[Given information]
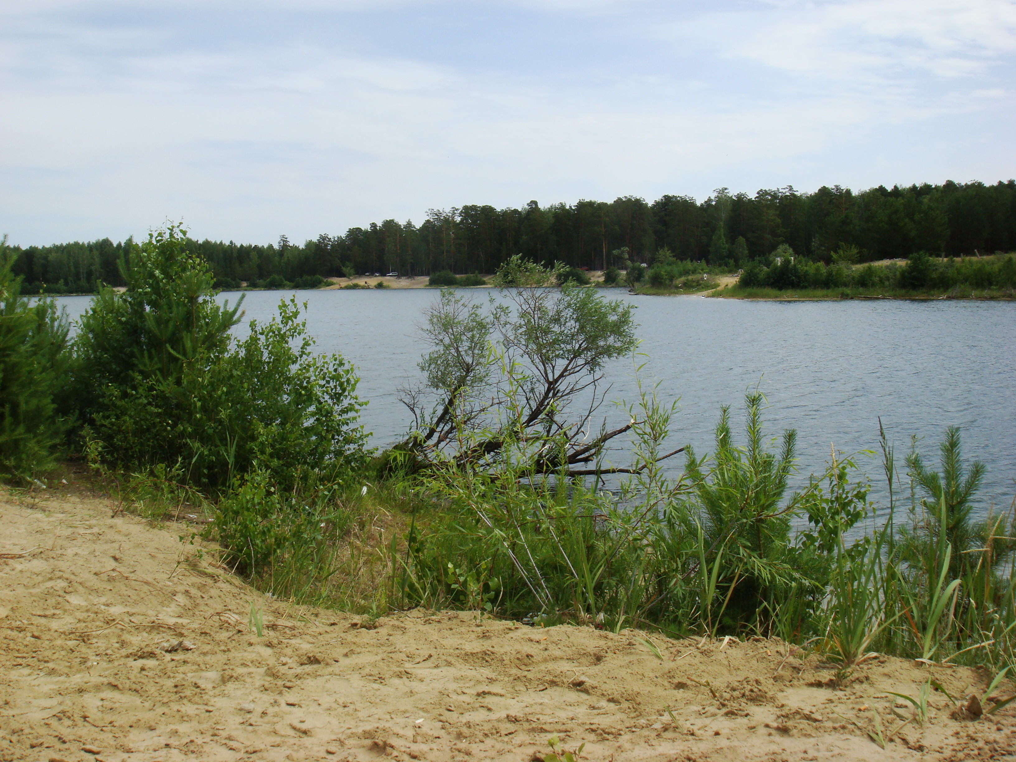 Голубые озера
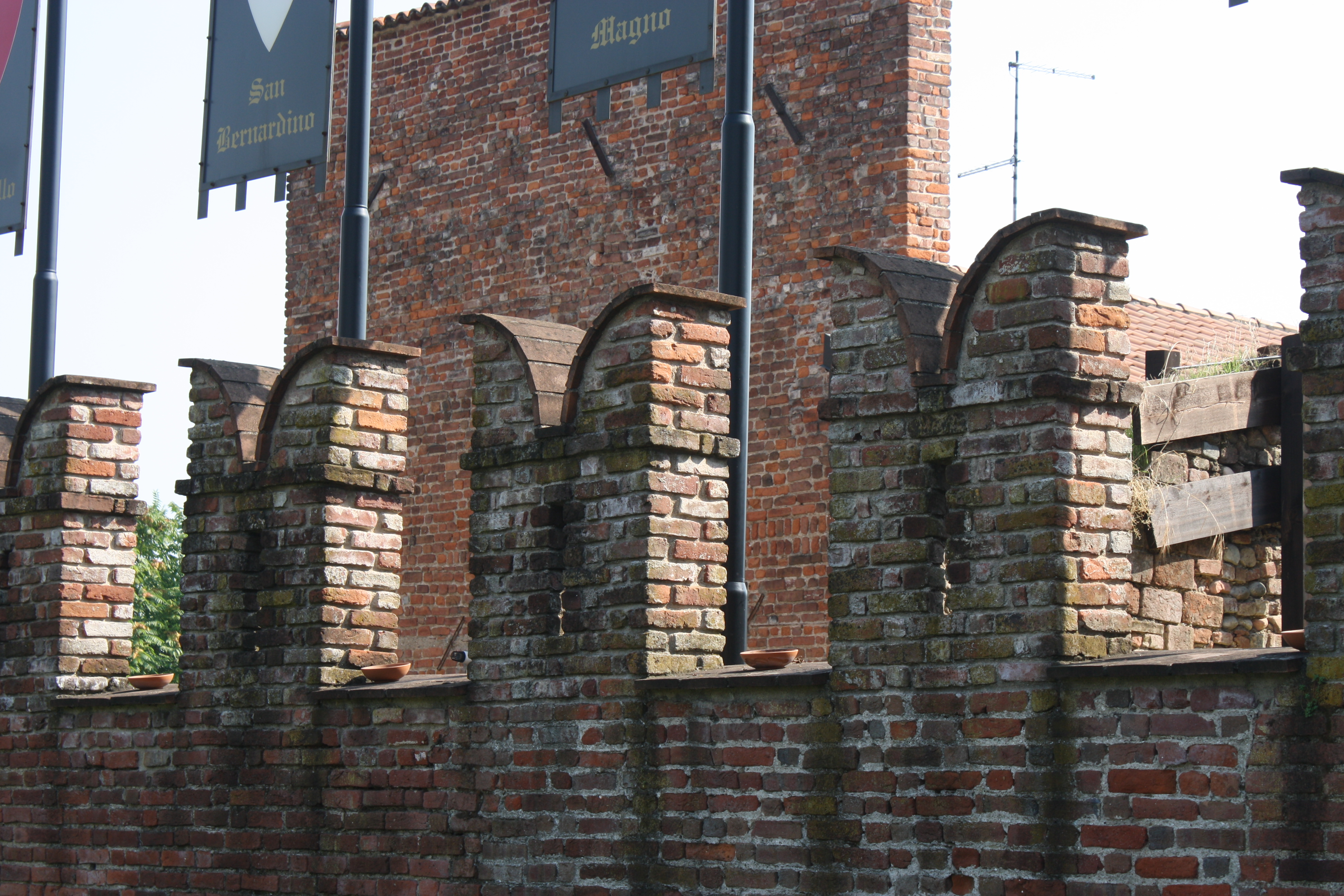 Castello di San Giorgio This is a photo of a monument which is part of cultural heritage of Italy.
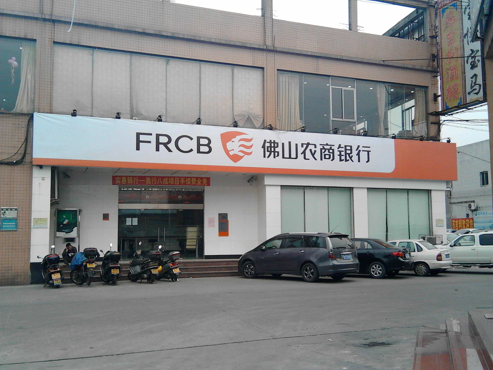 佛山农商银行的一家支行门口，用以示例。该支行位于佛山车城附近。
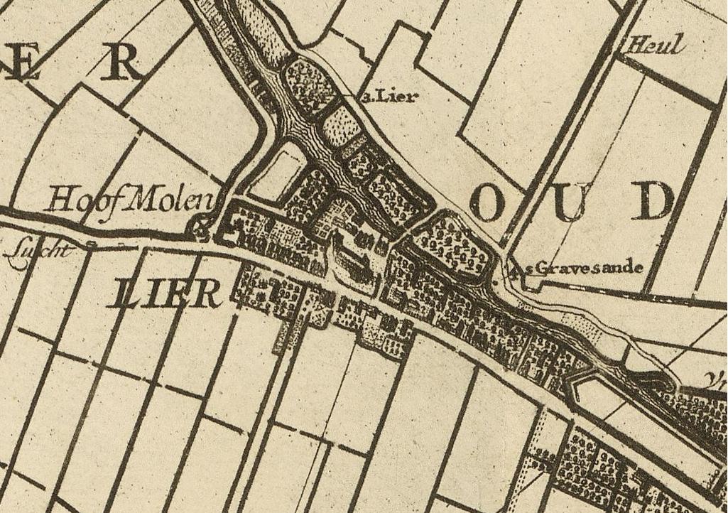 Kaart van het hoogheemraadschap van Delfland, gemeten door de landmeters Nicolaas en Joacobus Kruchius. Afgebeeld is De Lier, Zuid-Holland.
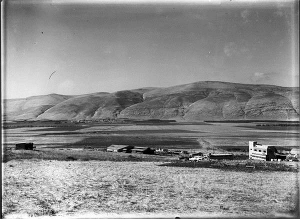 בית השיטה - מראה (פנורמה).
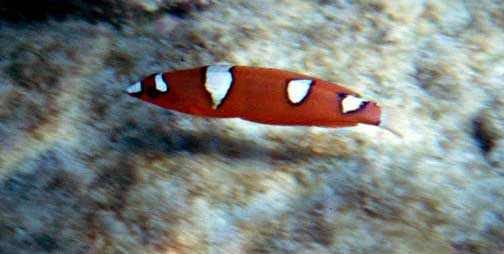 Coris gaimard (juvenile)

[Problem details]
Output the records above exactly as they are, leaving out the pictures.

[Reply]
 Голубые озера
 Castello di San Giorgio This is a photo of a monument which is part of cultural heritage of Italy.
 佛山农商银行的一家支行门口，用以示例。该支行位于佛山车城附近。
 Kaart van het hoogheemraadschap van Delfland, gemeten door de landmeters Nicolaas en Joacobus Kruchius. Afgebeeld is De Lier, Zuid-Holland.
 בית השיטה - מראה (פנורמה).
 Coris gaimard (juvenile)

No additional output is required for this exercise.